I’ve been investigating the known cases where if first boot fails while seeding and the device is (manually) rebooted, it fails to boot and the device remains unbootable and unusable. This is easy to reproduce by creating an ubuntu core image with a broken gadget snap (e.g. having a malformed gadget.yaml
), although it would probably happen on any other broken snap (I think) that is part of seeds. While there is not much to do if the seeds are broken, we should definately be resilient and not leave the device in unbootable state, so that the developer of the system can investigate the issue.
The problem is caused by “undo” handling code in snapd: when seeding change fails due to a broken snap, snapd starts undoing all the installs of seeded snaps. This includes kernel and core snaps, which are provided by seeds but also symlinked from ‘/var/lib/snapd/seed/snaps’ to ‘/var/lib/snapd/snaps’ on the (initial) image. The undo code removes .snap files from ‘/var/lib/snapd/snaps’, so it removes the symlink that is required for initrd to boot the system. I think the relevant code is in undoMountSnap
handler - backend.UndoSetupSnap
.
Snapd fix
I can think of two ways of fixing this in snapd at the moment, but neither of them is super elegant due to the fact that having kernel/core symlinks in snaps/
is not ideal in the first place[1], and there are possibly open questions; possible fixes are:
- Special-case undo handlers for seeding, e.g. do not remove kernel/core .snap files (symlinks) if
seeded
flag is not set, keeping the system intact and bootable. - Install seeded snaps in separate lanes (like we do e.g. when installing multiple snaps at once with normal snap install ops) and as a consequence do not un-do those that were succesful (in particular leave kernel/core snaps intact if seeded successfuly) in case seeding as a whole fails.
The latter however raises a question of what is the state of the system in such case, it certainly is not “seeded” (and the ‘seeded’ flag should not be set), it is only partially seeded, so the system may appear usable, although it most probably is not (some seeded snaps not installed).

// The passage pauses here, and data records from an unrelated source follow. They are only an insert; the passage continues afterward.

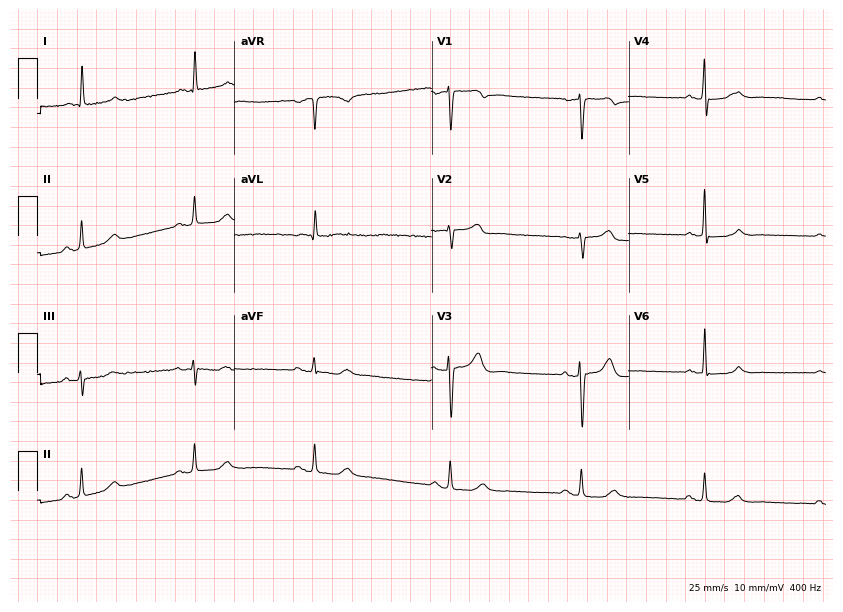
Standard 12-lead ECG recorded from a 71-year-old woman. The tracing shows sinus bradycardia (a sinus rate of 50 beats per minute or less).
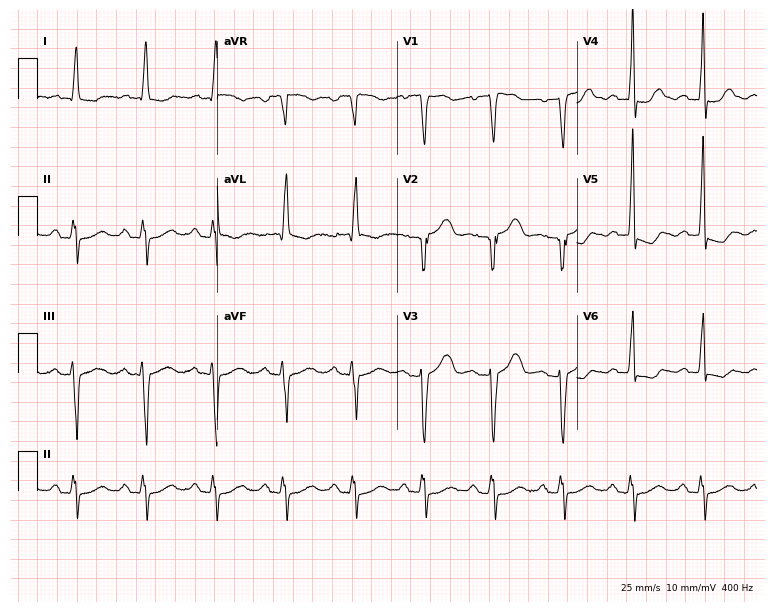
ECG — a female patient, 78 years old. Screened for six findings — first-degree AV block, right bundle branch block (RBBB), left bundle branch block (LBBB), sinus bradycardia, atrial fibrillation (AF), sinus tachycardia — none is recorded.
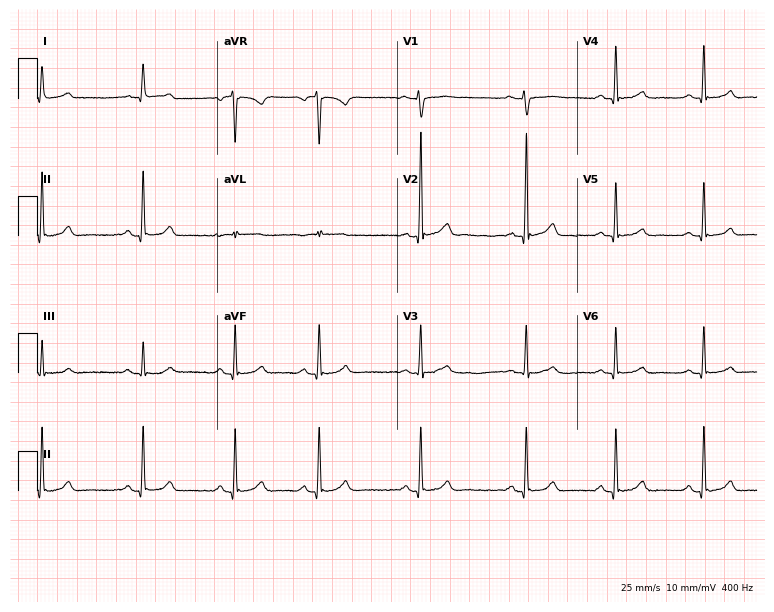
Electrocardiogram, a woman, 38 years old. Overall reading on record: normal ECG.
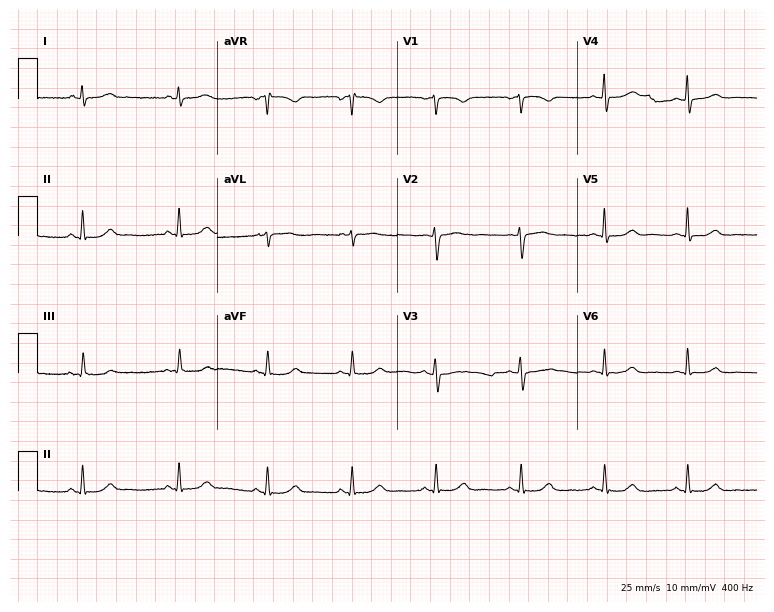
Resting 12-lead electrocardiogram (7.3-second recording at 400 Hz). Patient: a woman, 40 years old. Read as a normal ECG.
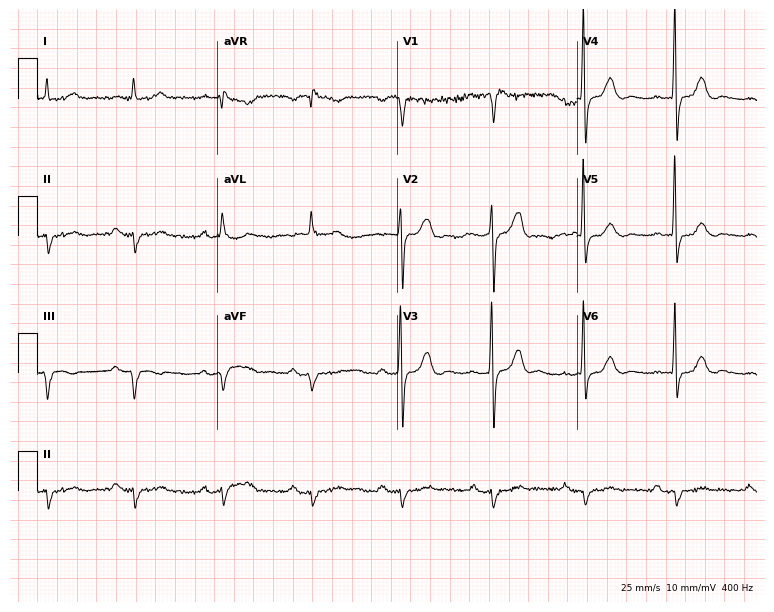
12-lead ECG (7.3-second recording at 400 Hz) from a 77-year-old male patient. Screened for six findings — first-degree AV block, right bundle branch block (RBBB), left bundle branch block (LBBB), sinus bradycardia, atrial fibrillation (AF), sinus tachycardia — none is recorded.
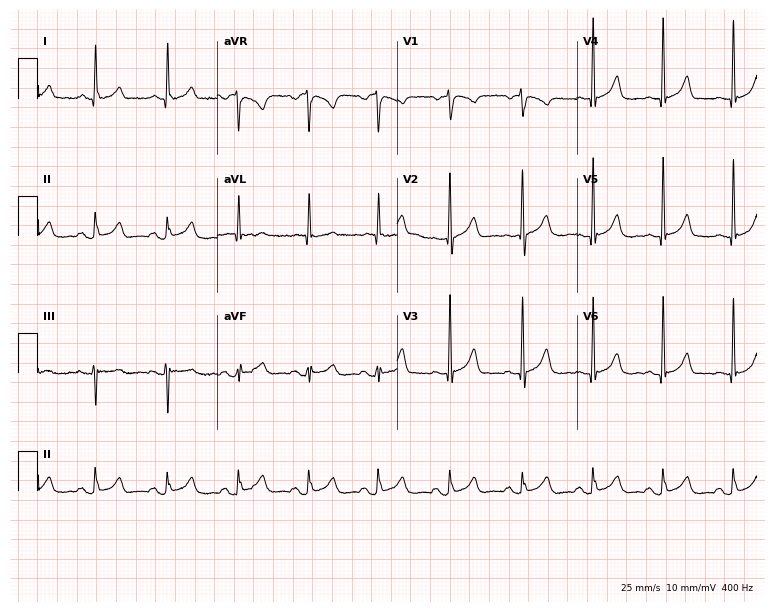
Standard 12-lead ECG recorded from a 70-year-old female. Read as a normal ECG.
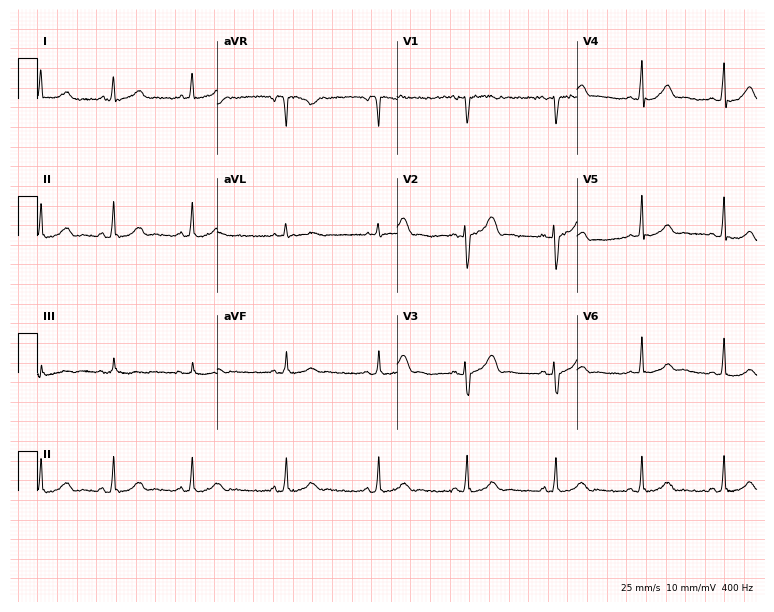
12-lead ECG (7.3-second recording at 400 Hz) from a female, 40 years old. Screened for six findings — first-degree AV block, right bundle branch block, left bundle branch block, sinus bradycardia, atrial fibrillation, sinus tachycardia — none is recorded. Only these six findings were labelled.
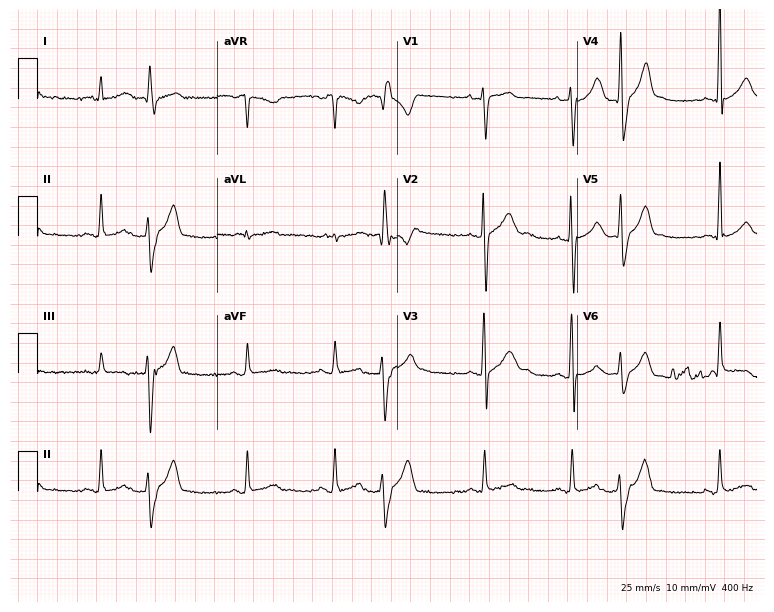
Standard 12-lead ECG recorded from a 36-year-old man. None of these six findings is recorded: first-degree AV block, right bundle branch block (RBBB), left bundle branch block (LBBB), sinus bradycardia, atrial fibrillation (AF), sinus tachycardia. Only these six findings were labelled.
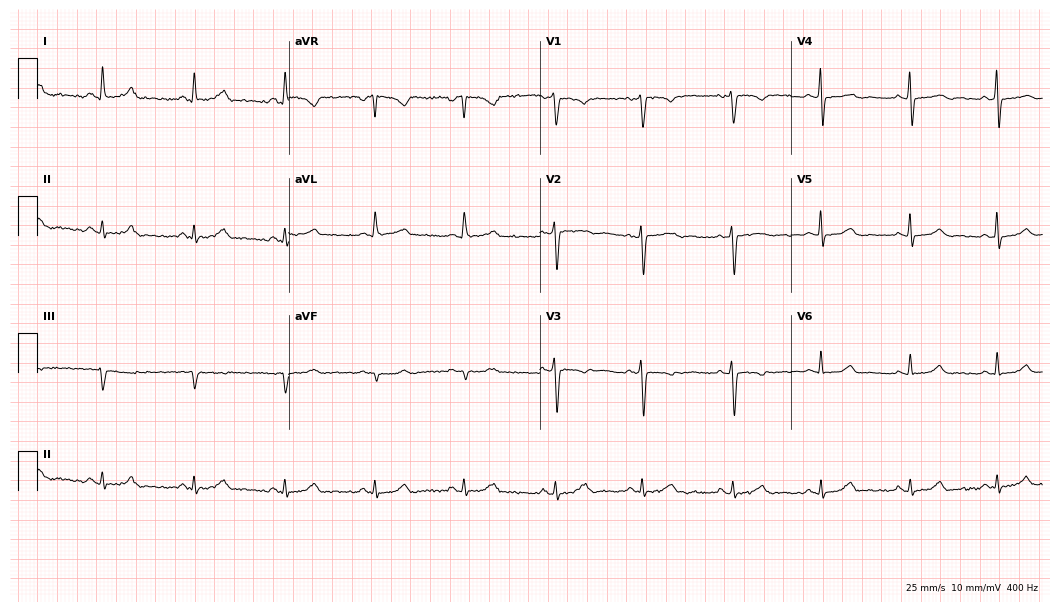
Resting 12-lead electrocardiogram. Patient: a female, 47 years old. None of these six findings is recorded: first-degree AV block, right bundle branch block, left bundle branch block, sinus bradycardia, atrial fibrillation, sinus tachycardia.
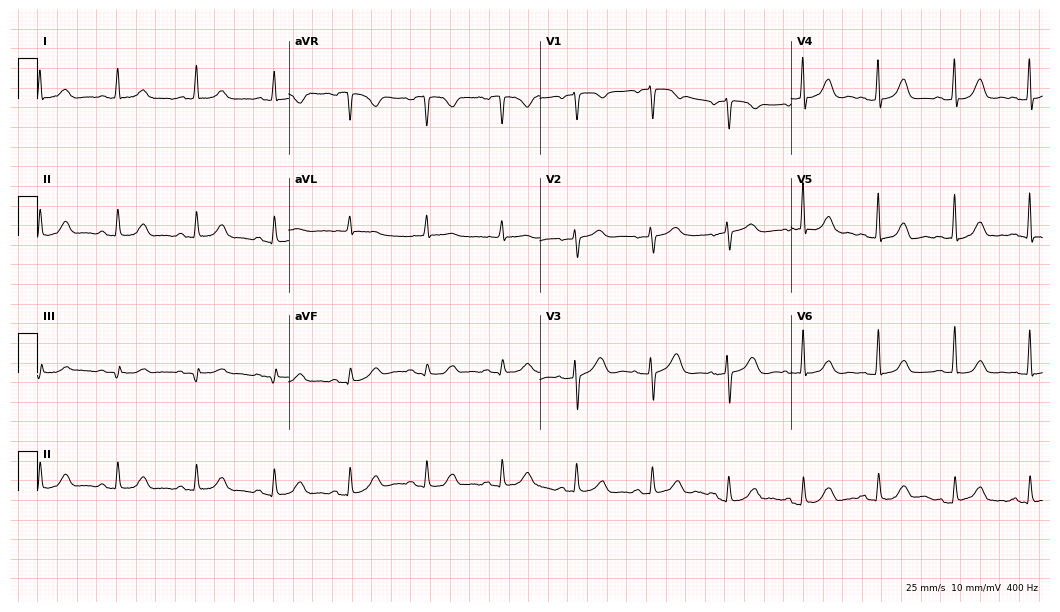
ECG — a woman, 78 years old. Labelled as a normal ECG.
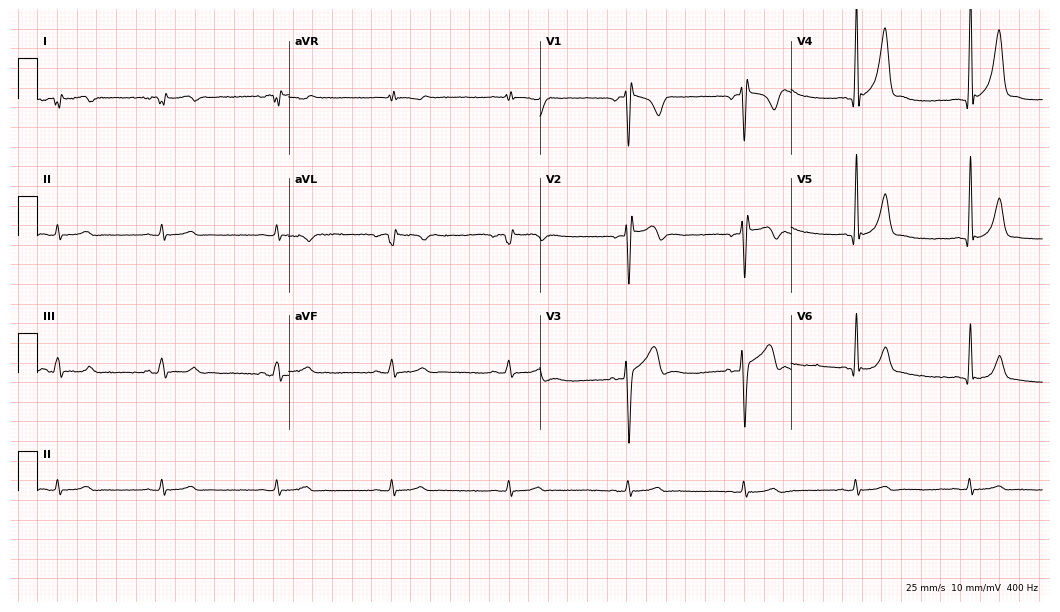
Resting 12-lead electrocardiogram (10.2-second recording at 400 Hz). Patient: a 26-year-old male. None of these six findings is recorded: first-degree AV block, right bundle branch block, left bundle branch block, sinus bradycardia, atrial fibrillation, sinus tachycardia. Findings outside these six are not listed.
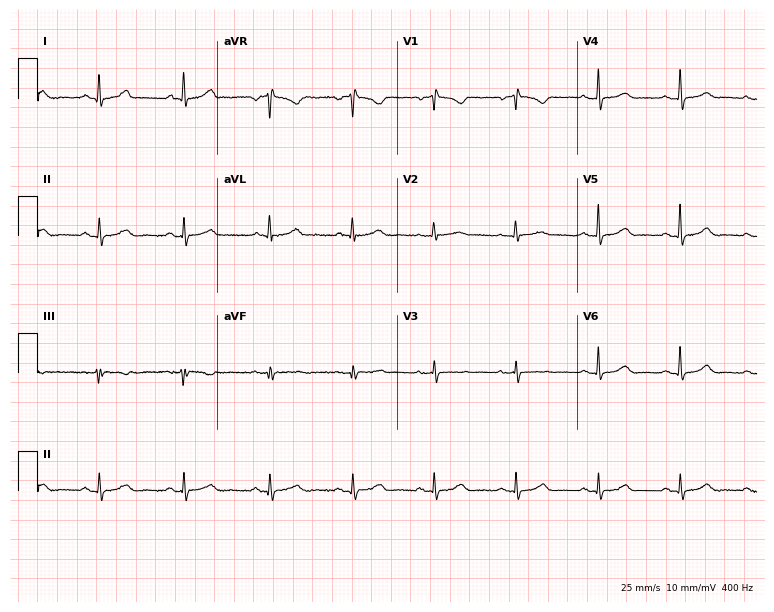
Standard 12-lead ECG recorded from a 61-year-old woman (7.3-second recording at 400 Hz). Read as a normal ECG.
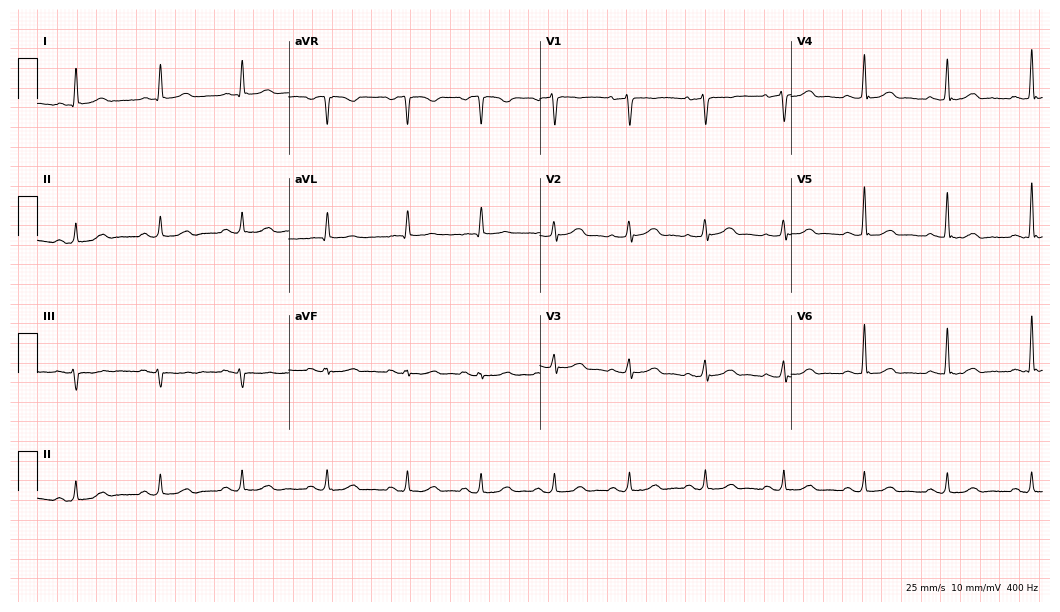
Resting 12-lead electrocardiogram. Patient: a 54-year-old man. Read as a normal ECG.

It’s worth noting that in both cases seeding will be retried every few minutes (although it’s bound to fail the same way, because if there is a broken snap, it remains broken).
Initrd fix
To mitigate the problem and make sure system is bootable we can also fix initramfs scripts (@ondra suggested we do it regardless of a potential snapd fix) and make it more robust by trying to mount core/kernel snaps from ‘/var/lib/snapd/snaps’, and fall back to ‘/var/lib/snapd/seed/snaps’. I proposed a fix here: https://github.com/snapcore/core-build/pull/51, however was unable to verify it, and this brings me to the last part.
"How do I test my patched initrd?" confusion
When I patch ubuntu-core-rootfs
script of initrams, unsquash pc-kernel snap, re-pack its initrd, apply my fix, pack initrd back and put in back in kernel snap and squash it, and then create an image with:
ubuntu-image --image-size 3G -c beta -O my-image pc-amd64-16.model --snap pc-kernel_258.snap
I can see my updated initrd script is executed on first boot (I’ve added some debug output via /dev/kmsg
to verify), however it only works because my initrd is included in kernel snap that’s symlinked to /var/lib/snapd/snaps’ (the happy scenario); if I wanted to test the failing scenario, the kernel snap symlink would need to be removed, so my fix is not effective; there must be some other place in the boot process that knows where to look for initrd that possibly needs patching too? Does /boot/initrd-core.img
need patching maybe (if so - how?). Can anyone explain the boot process of ubuntu core?
Please share your thoughts re snapd & initrd fixes, and initrd testing,
Thanks
[1] the symlinks exist to make initrd happy I’ve been told.